**Problem description**. Make an exact copy of all the entries, with the pictures left out.

**Given data**.
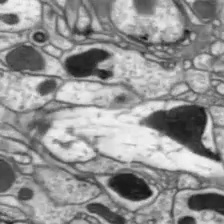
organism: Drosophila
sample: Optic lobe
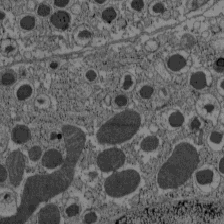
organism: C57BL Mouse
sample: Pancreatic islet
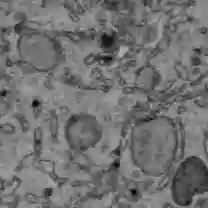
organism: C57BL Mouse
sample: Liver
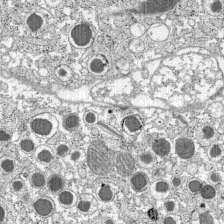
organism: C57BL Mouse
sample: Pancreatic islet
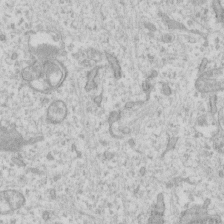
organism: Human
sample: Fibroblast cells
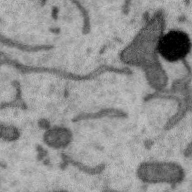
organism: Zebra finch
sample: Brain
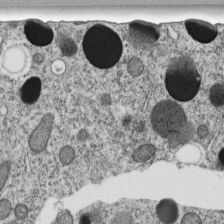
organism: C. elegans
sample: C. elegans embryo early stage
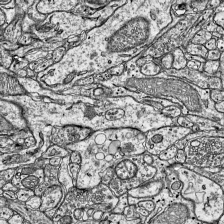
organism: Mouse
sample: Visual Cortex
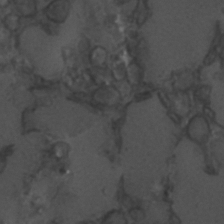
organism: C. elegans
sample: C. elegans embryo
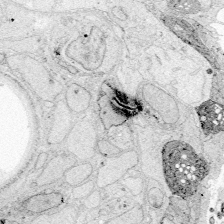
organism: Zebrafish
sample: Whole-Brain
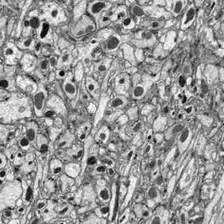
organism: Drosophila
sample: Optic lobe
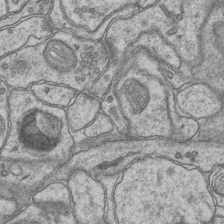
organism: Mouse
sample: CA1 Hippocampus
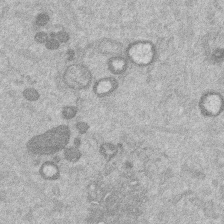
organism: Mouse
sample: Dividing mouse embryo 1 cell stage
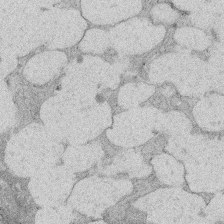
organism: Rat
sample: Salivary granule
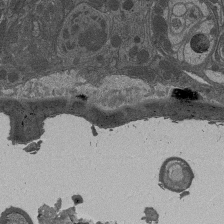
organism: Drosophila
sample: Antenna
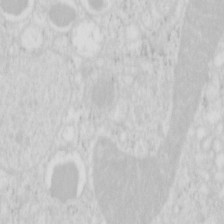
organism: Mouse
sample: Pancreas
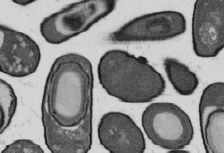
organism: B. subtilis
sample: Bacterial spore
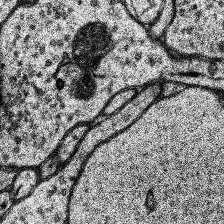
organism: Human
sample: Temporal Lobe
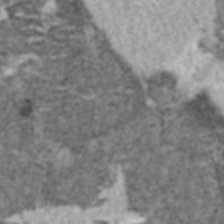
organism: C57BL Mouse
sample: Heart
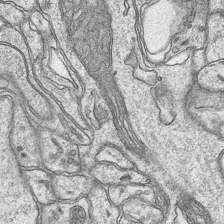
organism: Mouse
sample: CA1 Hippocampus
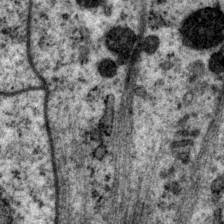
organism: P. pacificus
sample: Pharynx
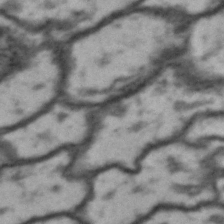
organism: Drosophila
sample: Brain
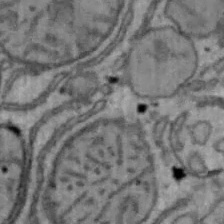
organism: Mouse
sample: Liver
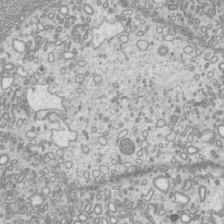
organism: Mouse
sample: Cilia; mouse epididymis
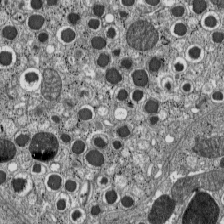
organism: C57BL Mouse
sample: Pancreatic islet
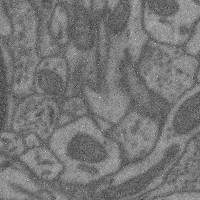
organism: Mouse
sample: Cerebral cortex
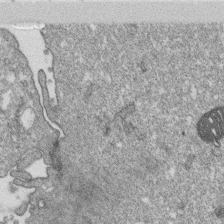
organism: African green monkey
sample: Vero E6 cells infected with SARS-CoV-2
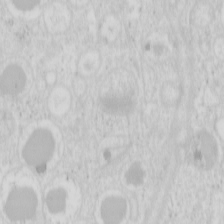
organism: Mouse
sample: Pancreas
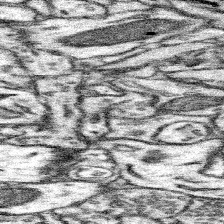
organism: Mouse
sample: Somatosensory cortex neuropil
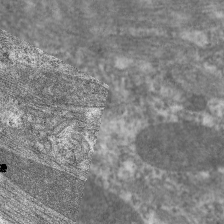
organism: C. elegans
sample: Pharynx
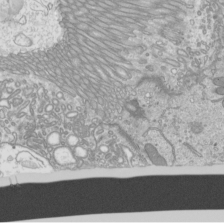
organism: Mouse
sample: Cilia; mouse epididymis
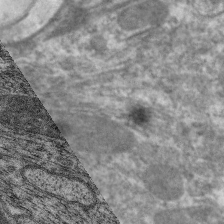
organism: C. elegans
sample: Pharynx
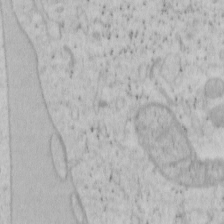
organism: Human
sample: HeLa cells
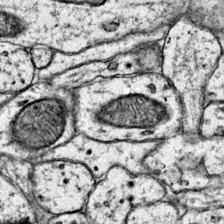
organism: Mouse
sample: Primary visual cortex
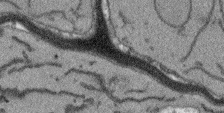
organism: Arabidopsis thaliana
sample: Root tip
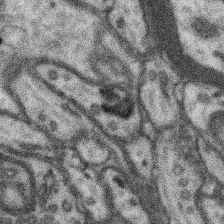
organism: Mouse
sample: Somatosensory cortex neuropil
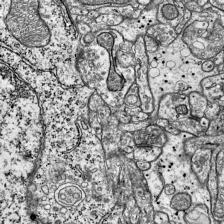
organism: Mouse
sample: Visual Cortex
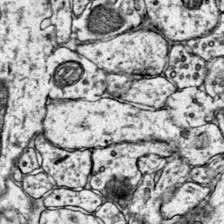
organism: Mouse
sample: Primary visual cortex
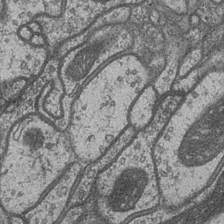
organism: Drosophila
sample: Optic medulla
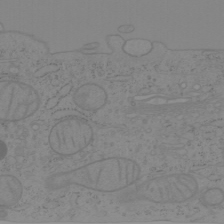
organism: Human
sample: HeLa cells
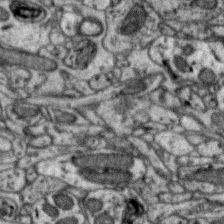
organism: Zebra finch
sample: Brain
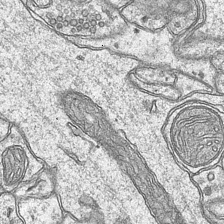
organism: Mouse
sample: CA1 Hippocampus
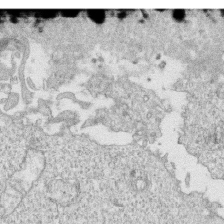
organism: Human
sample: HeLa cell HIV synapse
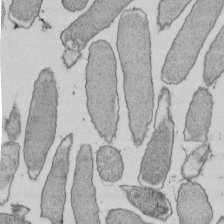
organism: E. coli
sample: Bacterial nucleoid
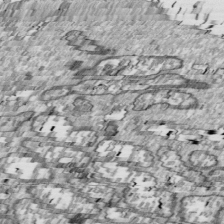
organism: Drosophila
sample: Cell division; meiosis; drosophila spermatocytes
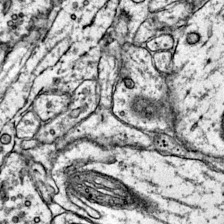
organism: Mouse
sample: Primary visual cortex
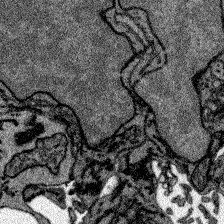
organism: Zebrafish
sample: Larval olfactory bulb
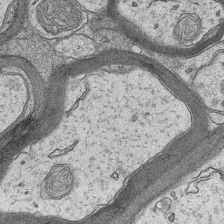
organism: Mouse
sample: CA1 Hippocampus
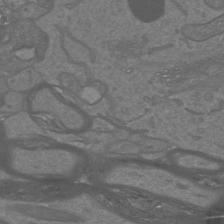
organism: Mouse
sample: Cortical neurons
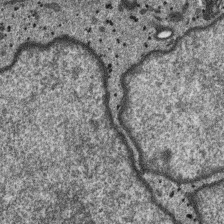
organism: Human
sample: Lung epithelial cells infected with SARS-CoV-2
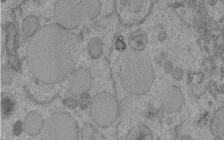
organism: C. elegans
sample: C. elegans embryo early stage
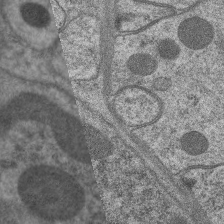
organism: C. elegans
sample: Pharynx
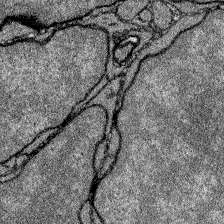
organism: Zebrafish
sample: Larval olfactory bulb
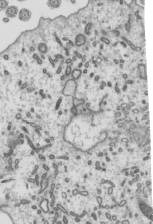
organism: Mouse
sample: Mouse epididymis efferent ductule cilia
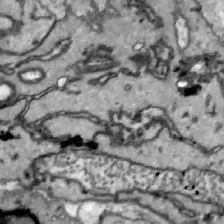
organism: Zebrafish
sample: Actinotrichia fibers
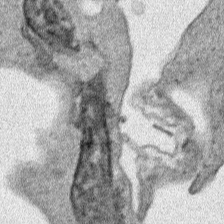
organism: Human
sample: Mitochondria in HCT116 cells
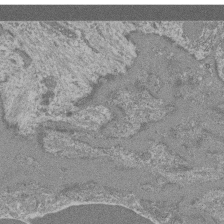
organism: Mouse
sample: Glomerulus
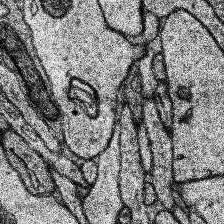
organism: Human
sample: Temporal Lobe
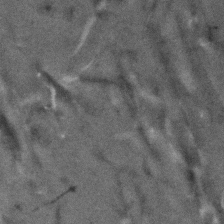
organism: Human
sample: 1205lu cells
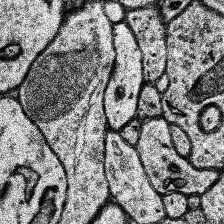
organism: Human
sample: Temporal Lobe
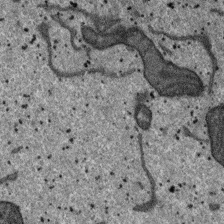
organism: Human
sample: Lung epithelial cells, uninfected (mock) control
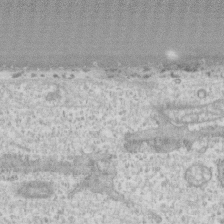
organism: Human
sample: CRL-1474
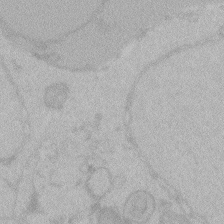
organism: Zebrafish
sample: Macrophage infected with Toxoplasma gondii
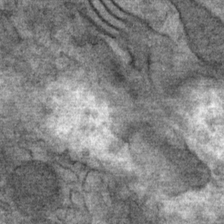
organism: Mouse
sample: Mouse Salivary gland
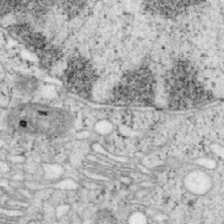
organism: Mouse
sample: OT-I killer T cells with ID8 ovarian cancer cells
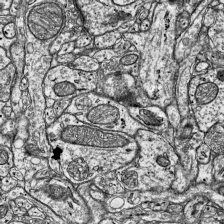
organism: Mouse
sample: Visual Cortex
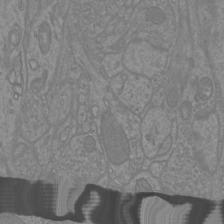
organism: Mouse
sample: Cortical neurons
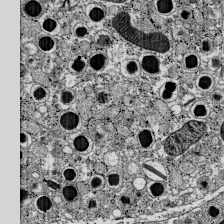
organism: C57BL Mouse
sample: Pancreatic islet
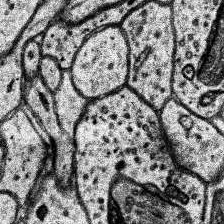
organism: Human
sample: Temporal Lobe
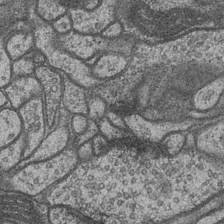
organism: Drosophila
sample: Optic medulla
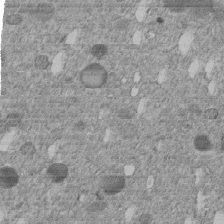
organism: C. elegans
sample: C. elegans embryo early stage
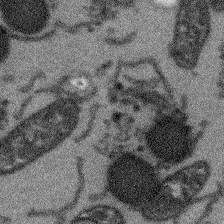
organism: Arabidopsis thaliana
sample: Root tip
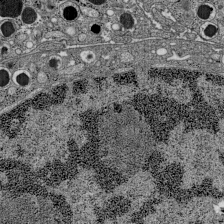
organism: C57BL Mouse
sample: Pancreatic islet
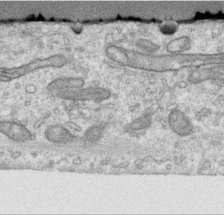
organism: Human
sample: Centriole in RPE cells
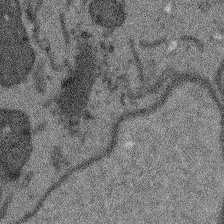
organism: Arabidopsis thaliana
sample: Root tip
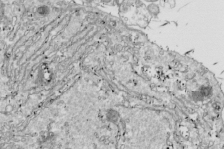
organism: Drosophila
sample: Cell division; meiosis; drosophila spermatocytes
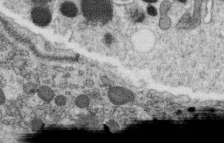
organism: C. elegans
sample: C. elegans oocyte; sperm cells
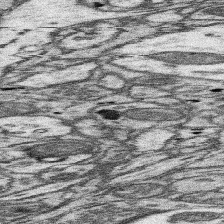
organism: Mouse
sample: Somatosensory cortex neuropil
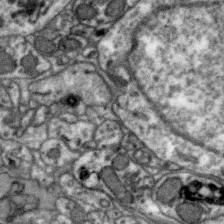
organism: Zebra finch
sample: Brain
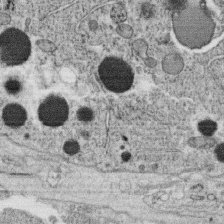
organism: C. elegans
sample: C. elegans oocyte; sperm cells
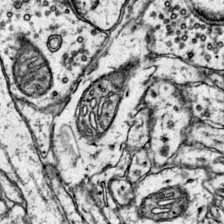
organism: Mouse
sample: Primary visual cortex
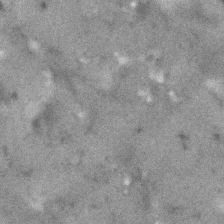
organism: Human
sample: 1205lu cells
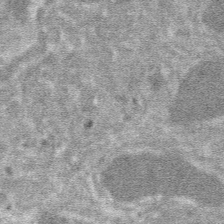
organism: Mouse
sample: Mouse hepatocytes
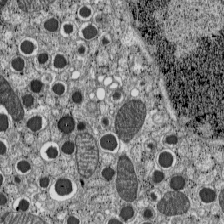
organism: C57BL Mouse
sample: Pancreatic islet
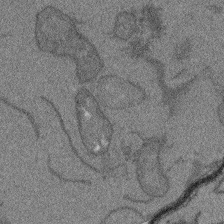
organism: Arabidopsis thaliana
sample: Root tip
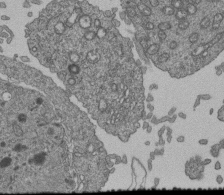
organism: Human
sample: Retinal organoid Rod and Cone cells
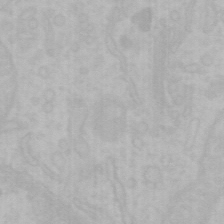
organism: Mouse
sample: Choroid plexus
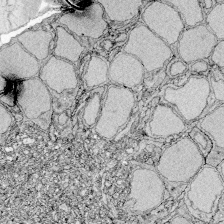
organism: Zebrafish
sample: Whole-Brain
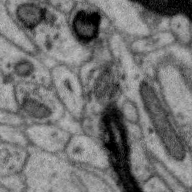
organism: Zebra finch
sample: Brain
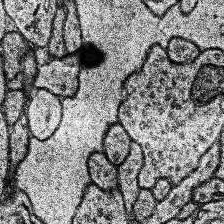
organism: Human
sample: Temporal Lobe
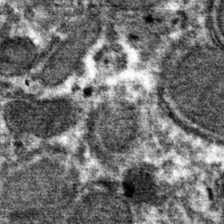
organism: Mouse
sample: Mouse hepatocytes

**Written answer**.
organism: Drosophila
sample: Optic lobe
organism: C57BL Mouse
sample: Pancreatic islet
organism: C57BL Mouse
sample: Liver
organism: C57BL Mouse
sample: Pancreatic islet
organism: Human
sample: Fibroblast cells
organism: Zebra finch
sample: Brain
organism: C. elegans
sample: C. elegans embryo early stage
organism: Mouse
sample: Visual Cortex
organism: C. elegans
sample: C. elegans embryo
organism: Zebrafish
sample: Whole-Brain
organism: Drosophila
sample: Optic lobe
organism: Mouse
sample: CA1 Hippocampus
organism: Mouse
sample: Dividing mouse embryo 1 cell stage
organism: Rat
sample: Salivary granule
organism: Drosophila
sample: Antenna
organism: Mouse
sample: Pancreas
organism: B. subtilis
sample: Bacterial spore
organism: Human
sample: Temporal Lobe
organism: C57BL Mouse
sample: Heart
organism: Mouse
sample: CA1 Hippocampus
organism: P. pacificus
sample: Pharynx
organism: Drosophila
sample: Brain
organism: Mouse
sample: Liver
organism: Mouse
sample: Cilia; mouse epididymis
organism: C57BL Mouse
sample: Pancreatic islet
organism: Mouse
sample: Cerebral cortex
organism: African green monkey
sample: Vero E6 cells infected with SARS-CoV-2
organism: Mouse
sample: Pancreas
organism: Mouse
sample: Somatosensory cortex neuropil
organism: C. elegans
sample: Pharynx
organism: Mouse
sample: Cilia; mouse epididymis
organism: C. elegans
sample: Pharynx
organism: Human
sample: HeLa cells
organism: Mouse
sample: Primary visual cortex
organism: Arabidopsis thaliana
sample: Root tip
organism: Mouse
sample: Somatosensory cortex neuropil
organism: Mouse
sample: Visual Cortex
organism: Mouse
sample: Primary visual cortex
organism: Drosophila
sample: Optic medulla
organism: Human
sample: HeLa cells
organism: Zebra finch
sample: Brain
organism: Mouse
sample: CA1 Hippocampus
organism: Human
sample: HeLa cell HIV synapse
organism: E. coli
sample: Bacterial nucleoid
organism: Drosophila
sample: Cell division; meiosis; drosophila spermatocytes
organism: Mouse
sample: Primary visual cortex
organism: Zebrafish
sample: Larval olfactory bulb
organism: Mouse
sample: CA1 Hippocampus
organism: Mouse
sample: Cortical neurons
organism: Human
sample: Lung epithelial cells infected with SARS-CoV-2
organism: C. elegans
sample: C. elegans embryo early stage
organism: C. elegans
sample: Pharynx
organism: Zebrafish
sample: Larval olfactory bulb
organism: Mouse
sample: Mouse epididymis efferent ductule cilia
organism: Zebrafish
sample: Actinotrichia fibers
organism: Human
sample: Mitochondria in HCT116 cells
organism: Mouse
sample: Glomerulus
organism: Human
sample: Temporal Lobe
organism: Human
sample: 1205lu cells
organism: Human
sample: Temporal Lobe
organism: Human
sample: Lung epithelial cells, uninfected (mock) control
organism: Human
sample: CRL-1474
organism: Zebrafish
sample: Macrophage infected with Toxoplasma gondii
organism: Mouse
sample: Mouse Salivary gland
organism: Mouse
sample: OT-I killer T cells with ID8 ovarian cancer cells
organism: Mouse
sample: Visual Cortex
organism: Mouse
sample: Cortical neurons
organism: C57BL Mouse
sample: Pancreatic islet
organism: Human
sample: Temporal Lobe
organism: Drosophila
sample: Optic medulla
organism: C. elegans
sample: C. elegans embryo early stage
organism: Arabidopsis thaliana
sample: Root tip
organism: C57BL Mouse
sample: Pancreatic islet
organism: Human
sample: Centriole in RPE cells
organism: Arabidopsis thaliana
sample: Root tip
organism: Drosophila
sample: Cell division; meiosis; drosophila spermatocytes
organism: C. elegans
sample: C. elegans oocyte; sperm cells
organism: Mouse
sample: Somatosensory cortex neuropil
organism: Zebra finch
sample: Brain
organism: C. elegans
sample: C. elegans oocyte; sperm cells
organism: Mouse
sample: Primary visual cortex
organism: Human
sample: 1205lu cells
organism: Mouse
sample: Mouse hepatocytes
organism: C57BL Mouse
sample: Pancreatic islet
organism: Arabidopsis thaliana
sample: Root tip
organism: Human
sample: Retinal organoid Rod and Cone cells
organism: Mouse
sample: Choroid plexus
organism: Zebrafish
sample: Whole-Brain
organism: Zebra finch
sample: Brain
organism: Human
sample: Temporal Lobe
organism: Mouse
sample: Mouse hepatocytes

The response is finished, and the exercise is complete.